In an exciting development, Stable Diffusion has announced that its generative art is now animatable. Stability AI, the developer behind this innovation, has officially released a new product called Stable Video Diffusion into a research preview. This release enables users to transform a single image into a video, marking a significant advancement in the field of generative AI video modeling.
The Stable Video Diffusion tool consists of two image-to-video models, each capable of generating videos ranging from 14 to 25 frames in length. These models function at speeds of 3 to 30 frames per second, offering a high-quality output at a resolution of 576 x 1024. Additionally, the tool is capable of multi-view synthesis from a single frame, with fine-tuning on multi-view datasets. During external evaluation, these models were found to surpass leading closed models in user preference studies, positioning Stable Video Diffusion as a groundbreaking addition to the realm of generative AI.
To showcase the capabilities of Stable Video Diffusion, Stability AI has provided a research preview, allowing researchers and developers to explore the potential applications in various sectors. While the company has emphasized that Stable Video Diffusion is currently available exclusively for research purposes, the public can sign up to be placed on a waitlist for access to an upcoming web interface. This interface is expected to feature a text-to-video application, which will demonstrate the tool’s versatility in industries such as advertising, education, and entertainment.
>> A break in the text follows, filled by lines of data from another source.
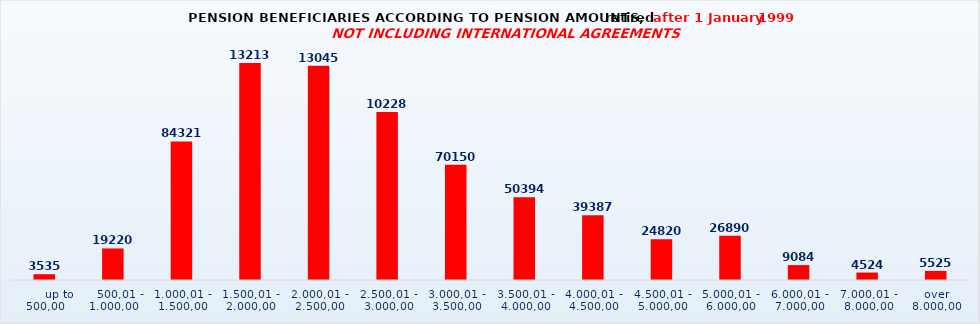
| Category | Series 0 |
|---|---|
|       up to 500,00 | 3535 |
|    500,01 - 1.000,00 | 19220 |
| 1.000,01 - 1.500,00 | 84321 |
| 1.500,01 - 2.000,00 | 132137 |
| 2.000,01 - 2.500,00 | 130458 |
| 2.500,01 - 3.000,00 | 102284 |
| 3.000,01 - 3.500,00 | 70150 |
| 3.500,01 - 4.000,00 | 50394 |
| 4.000,01 - 4.500,00 | 39387 |
| 4.500,01 - 5.000,00 | 24820 |
| 5.000,01 - 6.000,00 | 26890 |
| 6.000,01 - 7.000,00 | 9084 |
| 7.000,01 - 8.000,00 | 4524 |
| over 8.000,00 | 5525 |

As seen in the video above, the results generated by Stable Video Diffusion appear to be of high quality when compared to other generative systems. However, the tool does have some limitations. It can generate relatively short videos (less than 4 seconds) and lacks perfect photorealism. Additionally, it is unable to facilitate camera motion, except for slow pans, and it does not offer text control. Furthermore, it may struggle to generate legible text and faces, highlighting areas where further improvement is needed.
The development of Stable Video Diffusion involved training the tool on a large dataset of millions of videos, followed by fine-tuning on a smaller set. While Stability AI has not disclosed the specific origin of the dataset, it has emphasized that the video content used for training was publicly available for research purposes. Notably, this focus on data sources has come to the forefront, as Stability AI was recently sued by Getty Images for allegedly scraping its image archives.
Despite the promising potential of generative AI in creating content, it also raises concerns regarding deepfakes, copyright violations, and other forms of misuse. Stability AI, in particular, has faced challenges in commercializing its products and has been the subject of financial scrutiny. The company’s efforts to enter the video-generating space have been fraught with difficulties, with a notable resignation and ongoing legal disputes over copyright use. This underscores the complexities and ethical considerations involved in the development and application of generative AI technology.
In conclusion, Stable Video Diffusion represents a significant milestone in the evolution of generative AI, offering a glimpse into the future of content creation and manipulation. While its capabilities and limitations are evident, the tool has opened doors to new possibilities in various industries. As researchers and developers await access to the full potential of Stable Video Diffusion, it remains critical to address the ethical, legal, and commercial challenges associated with the advancement of generative AI.